Anorexia nervosa—usually just called anorexia—is a serious eating disorder. Individuals with anorexia do not eat enough and have an intense fear of being fat. Although the term anorexia nervosa means “no appetite, caused by nervousness,” most people with anorexia do feel hunger but take extreme steps to ignore it, often to the point of starvation.
Anorexia usually, but not always, begins in adolescence, often as puberty starts and body shapes change. It is more common in adolescent girls and young women but young men can also develop it.
There are two types of anorexia:
- restrictive anorexia. A person with this type limits how much food she or he takes in by eating as little as possible.
- binging and purging anorexia. Individuals with this type eat food but then vomit or use laxatives to get rid of the food.
Many individuals go back and forth between these two patterns. Individuals with anorexia also tend to exercise excessively to burn off the calories they take in.
Although this problem has existed for centuries, it has become more common in recent years, especially in cultures where being thin is considered attractive.
What causes anorexia isn’t known. It is likely a combination of biological, psychological, and social factors such as peer and societal pressure to be thin, fear of becoming an adult, family conflicts, depression, and obsessive-compulsive tendencies.
Signs of anorexia
In the United States and other developed countries, it is common for teens to worry about their weight and appearance. But worrying about weight doesn’t mean someone has an eating disorder. Individuals with anorexia take these worries to the extreme.

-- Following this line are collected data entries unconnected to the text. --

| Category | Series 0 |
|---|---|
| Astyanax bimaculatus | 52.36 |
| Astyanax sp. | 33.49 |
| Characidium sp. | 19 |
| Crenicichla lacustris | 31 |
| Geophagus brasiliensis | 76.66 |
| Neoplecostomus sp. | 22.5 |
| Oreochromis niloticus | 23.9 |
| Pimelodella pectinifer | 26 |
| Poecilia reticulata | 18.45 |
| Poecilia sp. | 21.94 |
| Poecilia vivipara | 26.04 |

Possible signs of anorexia include:
- severely limiting calories, often skipping meals
- continued weight loss, or low body weight
- intense exercise
- a drive for perfection
- difficulty concentrating, making decisions, or thinking
- depression or social withdrawal
- fainting, dizziness, lack of energy
- feeling cold when others feel warm
A health professional, such as a pediatrician or a psychiatrist, can diagnose anorexia based on an individual’s symptoms and whether she or he fits several specific medical and psychological criteria:
- significant weight loss, defined as more than 15% below ideal body weight
- lack of menstrual periods
- distorted body image (feeling fat in spite of being thin)
- intense fear of gaining weight or becoming fat
The health professional will also look for other signs of anorexia, such as
- low blood pressure
- dry skin
- enlarged salivary glands
- lanugo, a very fine type of body hair
- lack of menstrual periods in a woman
- dental problems (stomach acids from repeated vomiting can damage teeth)

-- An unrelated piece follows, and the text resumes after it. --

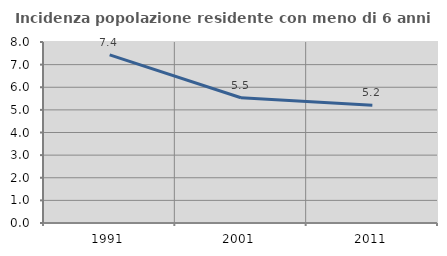
| Category | Incidenza popolazione residente con meno di 6 anni |
|---|---|
| 1991.0 | 7.428 |
| 2001.0 | 5.534 |
| 2011.0 | 5.204 |

Medical complications of anorexia can include stress fractures, bone loss (osteopenia), growth delay, short stature, and heart problems.
Some people with anorexia have a single, relatively brief episode. For others, the problem lasts for years. For the majority of people with anorexia, the condition fades away by late adolescence. But a significant number of people have continuing problems with diet and body image into adulthood.
Severe weight loss or starvation is a medical emergency. Early treatment is important. Individuals with severe anorexia may need to be hospitalized.
Anorexia nervosa is usually treated with a combination of psychotherapy, support, education, medication, and medical and nutritional counseling.
A general goal is to help the person achieve a minimum healthy weight. Another priority is to correct any problems with body fluids and salts.
Treatment often requires coordinating help from a number of professionals, especially in the most serious cases. Comprehensive eating disorder programs often work best because they bring together all these treatment elements.
Supportive psychotherapy and clinical management can help the person recognize her or his distorted beliefs about body image that are central to the disorder. This is a major task of treatment.
Nutritional counseling from a trained nutritionist can plan a healthy eating program that promotes slow weight gain.
Cognitive behavior therapy can help an individual recognize flawed thoughts about body image, food and dieting, and helps control anxiety about eating.
Family therapy may help identify and change negative interactions in the family, such as unproductive power struggles about food.
Medication. No medications are known to make individuals with anorexia want to eat or gain weight. Antidepressants and other medications may offer some relief for those who have symptoms of depression, anxiety, or obsessive-compulsive disorder. If an individual’s thinking about food becomes distorted enough that it is considered psychotic, an antipsychotic medication such as olanzapine (Zyprexa) may help.